Se você achava que os vazamentos de GTA 6 já tinham chegado ao nível máximo de caos, o Cyberleek resolveu aumentar o volume do amplificador.
O grupo responsável pelos recentes leaks do jogo da Rockstar passou a divulgar canais de contato para empresas interessadas em comprar espaço publicitário em futuros vazamentos. E o preço para simplesmente iniciar uma conversa não é exatamente uma promoção de lançamento: são 400 XMR, em Monero, o equivalente a aproximadamente US$ 165.450.
Ou seja: o negócio dos caras não é apenas vazar GTA 6. Agora aparentemente existe até tabela de publicidade no meio da confusão.
A movimentação acontece em um momento especialmente delicado para o grupo. A Take-Two Interactive, dona da Rockstar Games, conseguiu ordens judiciais para pressionar Microsoft e Discord a fornecer informações que possam ajudar a identificar os responsáveis pelos vazamentos.
Mesmo com a pressão jurídica aumentando, o Cyberleek aparentemente decidiu seguir acelerando.

Imagem: Rockstar Games
Cyberleek quer transformar os vazamentos em modelo de negócio
Uma nova área de contato adicionada ao site do grupo apresenta propostas de apoio da comunidade e parcerias comerciais.
Entre as opções oferecidas está justamente a possibilidade de empresas colocarem suas marcas em conteúdos relacionados aos próximos vazamentos de GTA 6.
A proposta inclui até mesmo imagens de gameplay produzidas especificamente para determinadas marcas, segundo as informações divulgadas pelo grupo. A lista também menciona conteúdos adultos entre as possibilidades comerciais.
Em outras palavras, o Cyberleek parece estar tratando os próximos leaks como se fossem intervalos comerciais de uma transmissão — só que com uma quantidade absurda de problemas jurídicos no pacote.
400 XMR só para o grupo responder
A cobrança funciona como uma espécie de taxa de contato.
Quem quiser negociar precisa desembolsar os 400 XMR para ter acesso à comunicação com o grupo. Depois do pagamento, os demais valores, condições e formatos de publicidade seriam discutidos diretamente em particular.
O contato acontece por meio do Session, aplicativo de mensagens privadas utilizado pelo Cyberleek.
Ao solicitar os dados de contato, o interessado recebe uma senha de recuperação relacionada à conta do Session e é orientado a guardá-la. Depois disso, precisa realizar a transferência em Monero.

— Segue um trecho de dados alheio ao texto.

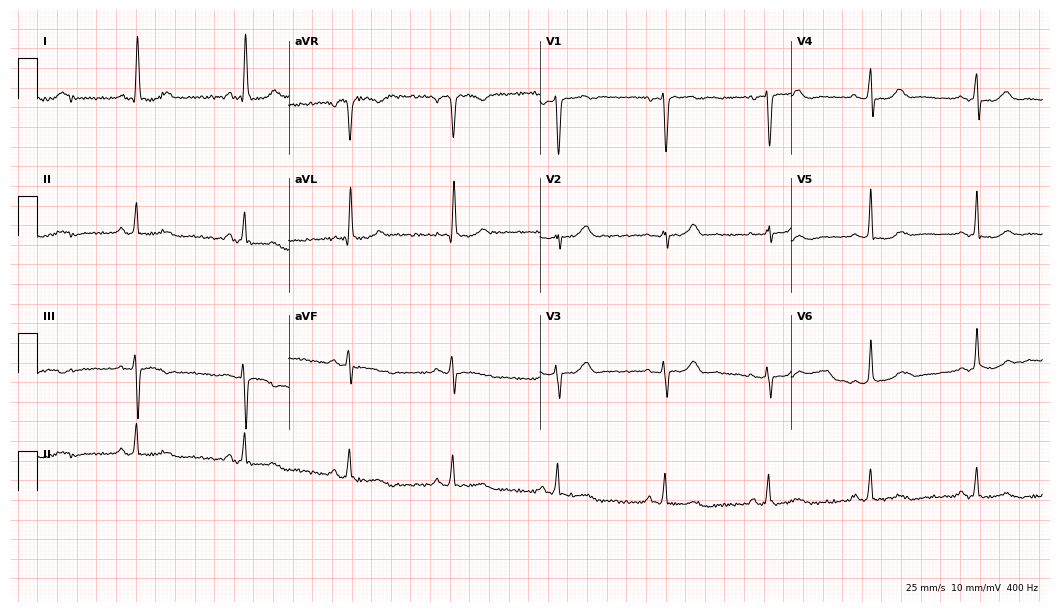
Standard 12-lead ECG recorded from a 69-year-old woman (10.2-second recording at 400 Hz). Read as a normal ECG.

O pagamento, segundo as condições divulgadas, garantiria apenas que o Cyberleek inicie o contato em até 24 horas.
Sim: você paga cerca de US$ 165 mil e ganha o direito de descobrir quanto vai custar o próximo passo.
Quase tudo pode virar anúncio, segundo o grupo
Os detalhes das campanhas seriam definidos diretamente pelo chat privado após o pagamento.
Entre as categorias que o Cyberleek afirma aceitar estão jogos de azar e conteúdo adulto, além de praticamente qualquer outro tipo de publicidade.
A única restrição declarada seria relacionada a golpes virtuais.
Pelo menos nesse quesito, o grupo diz ter colocado uma linha vermelha no próprio balcão de anúncios.
A estratégia pode aumentar o risco de identificação
Apesar da aparente confiança do Cyberleek, transformar os vazamentos em uma fonte de receita também pode criar novos problemas para os responsáveis.
A monetização de conteúdos que violam direitos autorais pode gerar movimentações financeiras e outros registros capazes de auxiliar investigações da Take-Two Interactive.
Isso porque dinheiro deixa rastros — e transformar um vazamento clandestino em operação comercial pode produzir justamente mais informações para quem está tentando descobrir quem está por trás da brincadeira.
Enquanto isso, o Cyberleek continua apostando que os holofotes estão do lado deles.
Só que, neste caso, o holofote também pode estar sendo usado pela polícia para enxergar melhor quem está no palco.